Teníamos que salir del pequeño cubículo, porque alguien había detectado su presencia. Yo acababa de entrar para hacerle la entrevista. La estancia parecía un bunker en miniatura. Cinco o seis personas con actitud miliciana en diez metros cuadrados. Sentado en la única silla estaba el poeta, pantalones de tergal y camisa de manga corta. Parecía sobrepasado, a punto de estallar. Le cogía del brazo a alguien y con la cara cubierta de sudor le contaba:

-Esta mañana, al salir del comedor del hotel, se me acercó un chico con una grabadora, y sin más me dijo: "Mario, ¿qué es para tí la primavera?". ¡La primavera! ¿Pero qué quiere que le diga sobre la primavera? ¡Esto es una locura!
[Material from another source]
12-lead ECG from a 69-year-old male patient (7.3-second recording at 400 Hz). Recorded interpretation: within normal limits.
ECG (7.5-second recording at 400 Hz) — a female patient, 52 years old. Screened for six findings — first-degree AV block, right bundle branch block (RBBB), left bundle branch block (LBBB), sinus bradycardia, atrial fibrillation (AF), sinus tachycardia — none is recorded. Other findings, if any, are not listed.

Nadie parecía advertir mi presencia. Otro profesor entreabrió la puerta, miró por el resquicio y dijo en voz baja: "Creo que podemos llegar al despacho del director ahora. Por aquí no hay nadie". Salimos como soldados de una trinchera, en fila india, mirando a izquierda y derecha por si aparecían los aterradores estudiantes. Tuvimos éxito y ocupamos cuasimilitarmente el despacho. Había agua. El poeta se bebió un botellín de un trago. "Aquí podemos aguantar hasta que comience el acto", dijo alguien. El poeta era Mario Benedetti, el acto era un recital de poesía en la Universidad de Verano de Adeje en los años noventa y el peligro los más de 500 pibes y pibas que se habían congregado para escucharlo, celebrarlo, aplaudirlo, cantarlo eucarísticamente, y que deambulaban dentro y fuera del recinto como detectives enamorados para descubrirlo en carne mortal.
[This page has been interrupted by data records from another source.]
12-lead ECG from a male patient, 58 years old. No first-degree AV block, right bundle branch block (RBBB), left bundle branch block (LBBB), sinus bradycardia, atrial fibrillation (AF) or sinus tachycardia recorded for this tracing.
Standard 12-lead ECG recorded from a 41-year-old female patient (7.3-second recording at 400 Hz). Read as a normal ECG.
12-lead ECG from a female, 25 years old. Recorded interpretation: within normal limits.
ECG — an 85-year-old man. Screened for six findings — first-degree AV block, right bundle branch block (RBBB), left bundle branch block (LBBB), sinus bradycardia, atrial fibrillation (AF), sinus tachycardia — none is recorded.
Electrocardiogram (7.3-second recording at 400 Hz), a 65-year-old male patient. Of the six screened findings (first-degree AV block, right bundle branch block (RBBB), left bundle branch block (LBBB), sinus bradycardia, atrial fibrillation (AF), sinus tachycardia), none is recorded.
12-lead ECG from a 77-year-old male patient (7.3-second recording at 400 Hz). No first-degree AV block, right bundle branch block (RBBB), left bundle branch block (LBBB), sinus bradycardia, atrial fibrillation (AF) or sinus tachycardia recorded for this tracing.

Pensé que este estado de sitio a treinta y cinco grados a la sombra- en la que nadie parecía interesado en mi presencia - expresaba perfectamente el éxito y el fracaso de Benedetti como poeta. El éxito siempre parte de un malentendido y sin el fracaso no se agota ninguna obra, ninguna vida. Benedetti abogó desde su juventud por una lírica sencilla, diáfana, inmediata, sin miedo al prosaísmo - ni casi al ridículo - que estableciera un diálogo con el lector "para aludirlo, no eludirlo". Su finalidad - y me parecía ligeramente pueril - era despertar al lector - un compañero siempre sesteante -para que se rebele, se depure de miedos y convencionalismos egoístas y -hasta cierto punto - se comprometa con amor y con humor con el cambio en la vida cotidiana y en la vida política hacia la libertad y la dignidad. O algo así. Pero si Benedetti no sucumbía irremediablemente al panfleto cantable era, precisamente, por lo que en sus versos impugnaba ese espíritu optimista, didascálico e insurreccional: la ironía retráctil, la melancolía de los días inútiles, las certidumbres del fracaso, el reiterado descubrimiento de que el amor se hace y se deshace y no hay más. Era ya, y lo sabía, una marca comercial.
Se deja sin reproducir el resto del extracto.